RECORDS FOR THE TASK:
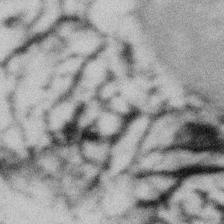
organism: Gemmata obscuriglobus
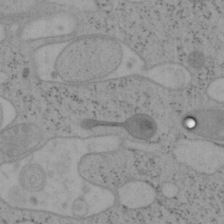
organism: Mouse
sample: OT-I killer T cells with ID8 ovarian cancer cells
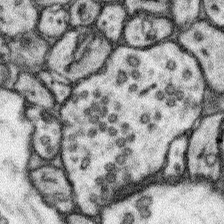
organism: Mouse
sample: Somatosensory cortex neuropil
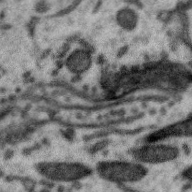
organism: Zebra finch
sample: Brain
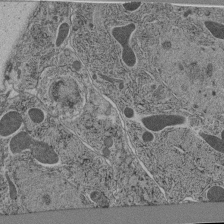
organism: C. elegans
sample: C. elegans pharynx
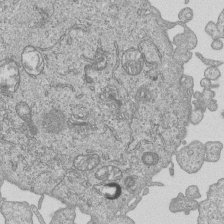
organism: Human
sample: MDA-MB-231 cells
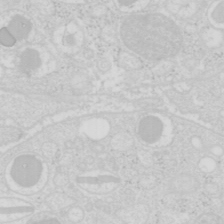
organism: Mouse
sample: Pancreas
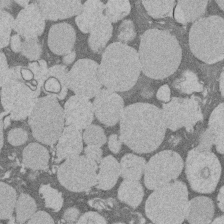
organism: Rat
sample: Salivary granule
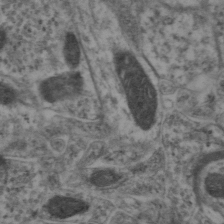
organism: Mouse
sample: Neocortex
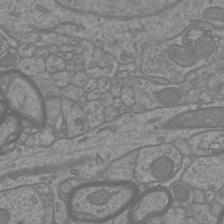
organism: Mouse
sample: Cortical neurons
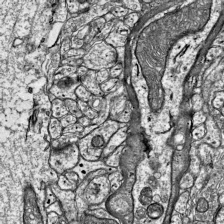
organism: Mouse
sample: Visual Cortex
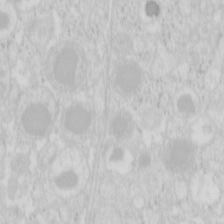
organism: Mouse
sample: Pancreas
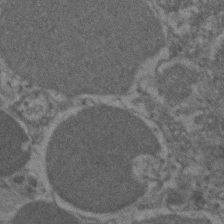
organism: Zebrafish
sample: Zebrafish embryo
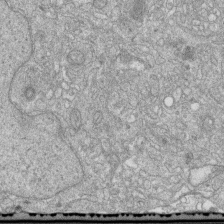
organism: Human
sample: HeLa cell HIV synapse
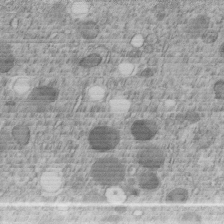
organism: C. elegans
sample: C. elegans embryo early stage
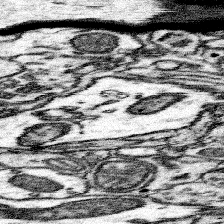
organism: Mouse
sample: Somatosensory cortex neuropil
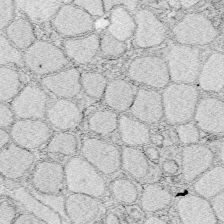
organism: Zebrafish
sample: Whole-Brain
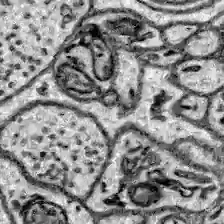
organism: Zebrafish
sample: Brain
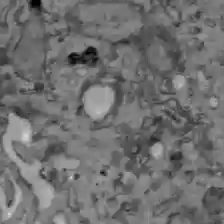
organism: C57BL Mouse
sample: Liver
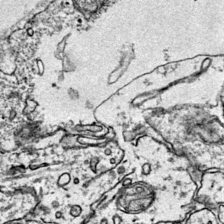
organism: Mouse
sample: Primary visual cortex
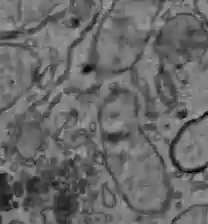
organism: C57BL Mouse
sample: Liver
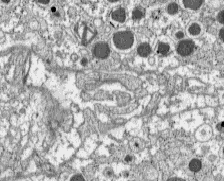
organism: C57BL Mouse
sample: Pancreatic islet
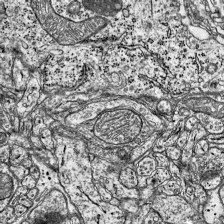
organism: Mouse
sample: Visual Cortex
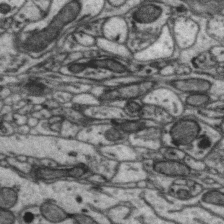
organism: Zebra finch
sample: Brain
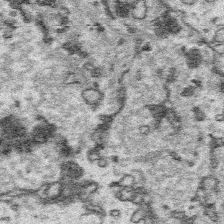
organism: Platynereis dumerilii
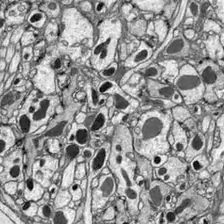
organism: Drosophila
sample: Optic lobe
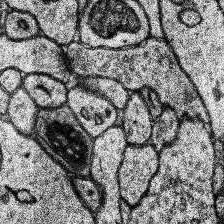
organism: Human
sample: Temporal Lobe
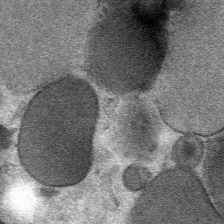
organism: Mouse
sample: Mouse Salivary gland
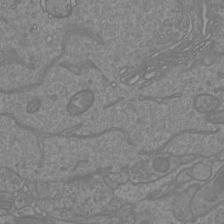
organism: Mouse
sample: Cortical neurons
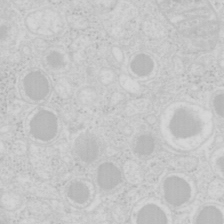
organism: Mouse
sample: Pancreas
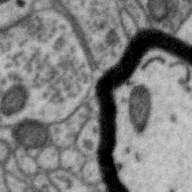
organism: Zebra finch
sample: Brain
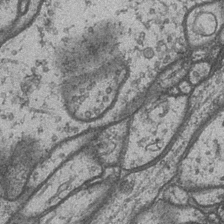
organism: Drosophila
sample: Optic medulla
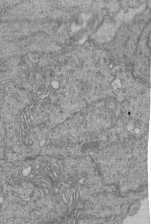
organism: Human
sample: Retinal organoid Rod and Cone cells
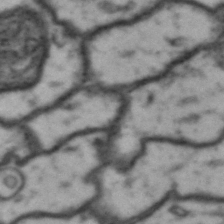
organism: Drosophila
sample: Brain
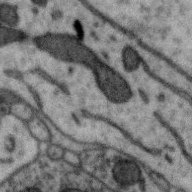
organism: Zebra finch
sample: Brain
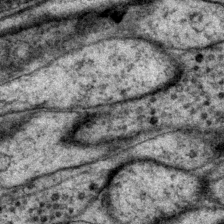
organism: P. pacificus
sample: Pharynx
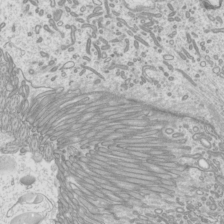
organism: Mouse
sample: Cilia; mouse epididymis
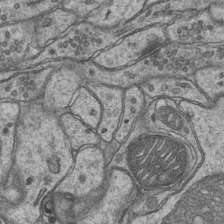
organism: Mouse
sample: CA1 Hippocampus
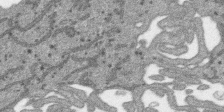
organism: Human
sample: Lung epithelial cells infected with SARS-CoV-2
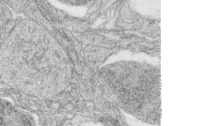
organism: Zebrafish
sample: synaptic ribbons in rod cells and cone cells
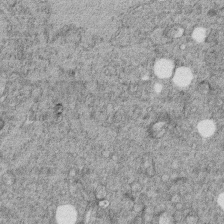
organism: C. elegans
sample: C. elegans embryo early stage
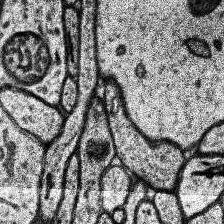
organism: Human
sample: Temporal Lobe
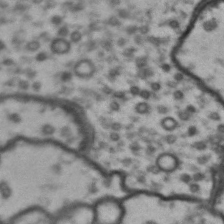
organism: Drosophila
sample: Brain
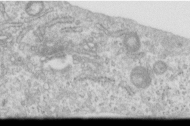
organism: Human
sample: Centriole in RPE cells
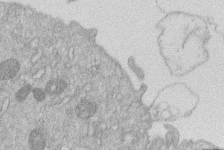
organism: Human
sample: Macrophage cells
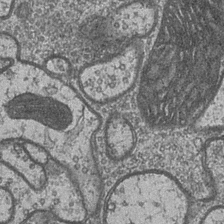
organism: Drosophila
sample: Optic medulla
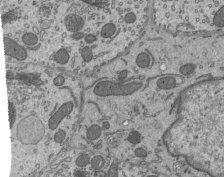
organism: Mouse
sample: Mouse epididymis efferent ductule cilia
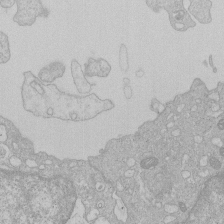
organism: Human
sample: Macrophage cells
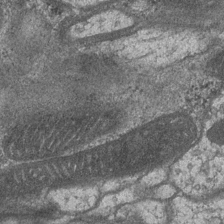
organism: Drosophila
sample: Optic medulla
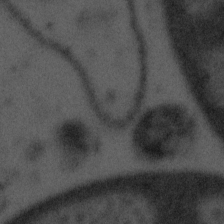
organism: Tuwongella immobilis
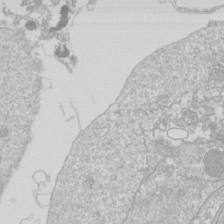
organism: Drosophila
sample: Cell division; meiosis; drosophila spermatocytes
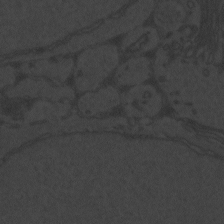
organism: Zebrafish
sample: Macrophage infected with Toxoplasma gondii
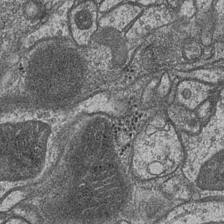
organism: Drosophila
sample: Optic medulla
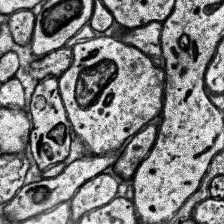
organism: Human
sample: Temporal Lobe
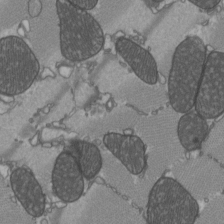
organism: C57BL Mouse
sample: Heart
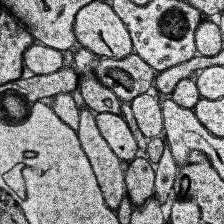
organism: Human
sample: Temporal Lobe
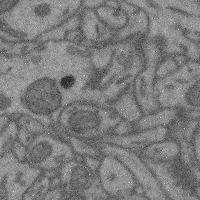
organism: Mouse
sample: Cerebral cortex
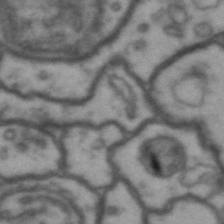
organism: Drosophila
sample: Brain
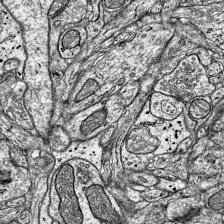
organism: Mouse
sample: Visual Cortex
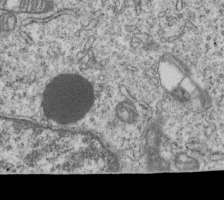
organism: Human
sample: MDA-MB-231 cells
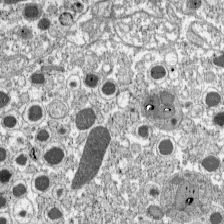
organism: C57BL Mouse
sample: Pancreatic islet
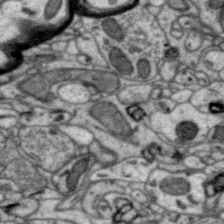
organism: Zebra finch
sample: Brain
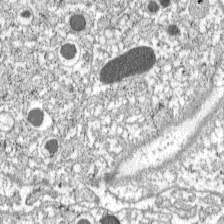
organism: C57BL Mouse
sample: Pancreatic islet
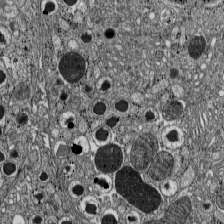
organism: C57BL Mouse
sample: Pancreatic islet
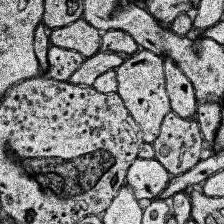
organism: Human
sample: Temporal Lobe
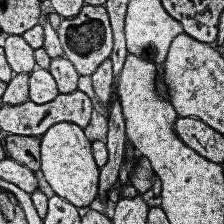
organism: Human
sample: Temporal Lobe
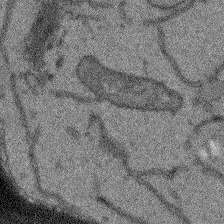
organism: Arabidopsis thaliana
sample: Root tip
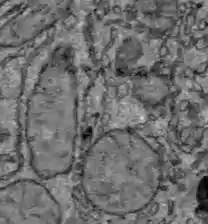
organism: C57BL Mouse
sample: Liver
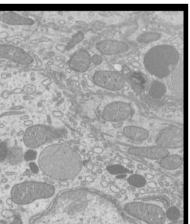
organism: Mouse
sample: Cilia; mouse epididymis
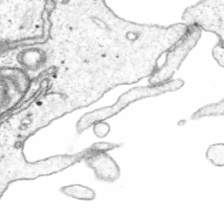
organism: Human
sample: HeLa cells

ACTION ITEM: Return the material line for line, from its beginning to the line that contains "sample: synaptic ribbons", with the pictures left out.

WRITTEN RESPONSE:
organism: Gemmata obscuriglobus
organism: Mouse
sample: OT-I killer T cells with ID8 ovarian cancer cells
organism: Mouse
sample: Somatosensory cortex neuropil
organism: Zebra finch
sample: Brain
organism: C. elegans
sample: C. elegans pharynx
organism: Human
sample: MDA-MB-231 cells
organism: Mouse
sample: Pancreas
organism: Rat
sample: Salivary granule
organism: Mouse
sample: Neocortex
organism: Mouse
sample: Cortical neurons
organism: Mouse
sample: Visual Cortex
organism: Mouse
sample: Pancreas
organism: Zebrafish
sample: Zebrafish embryo
organism: Human
sample: HeLa cell HIV synapse
organism: C. elegans
sample: C. elegans embryo early stage
organism: Mouse
sample: Somatosensory cortex neuropil
organism: Zebrafish
sample: Whole-Brain
organism: Zebrafish
sample: Brain
organism: C57BL Mouse
sample: Liver
organism: Mouse
sample: Primary visual cortex
organism: C57BL Mouse
sample: Liver
organism: C57BL Mouse
sample: Pancreatic islet
organism: Mouse
sample: Visual Cortex
organism: Zebra finch
sample: Brain
organism: Platynereis dumerilii
organism: Drosophila
sample: Optic lobe
organism: Human
sample: Temporal Lobe
organism: Mouse
sample: Mouse Salivary gland
organism: Mouse
sample: Cortical neurons
organism: Mouse
sample: Pancreas
organism: Zebra finch
sample: Brain
organism: Drosophila
sample: Optic medulla
organism: Human
sample: Retinal organoid Rod and Cone cells
organism: Drosophila
sample: Brain
organism: Zebra finch
sample: Brain
organism: P. pacificus
sample: Pharynx
organism: Mouse
sample: Cilia; mouse epididymis
organism: Mouse
sample: CA1 Hippocampus
organism: Human
sample: Lung epithelial cells infected with SARS-CoV-2
organism: Zebrafish
sample: synaptic ribbons in rod cells and cone cells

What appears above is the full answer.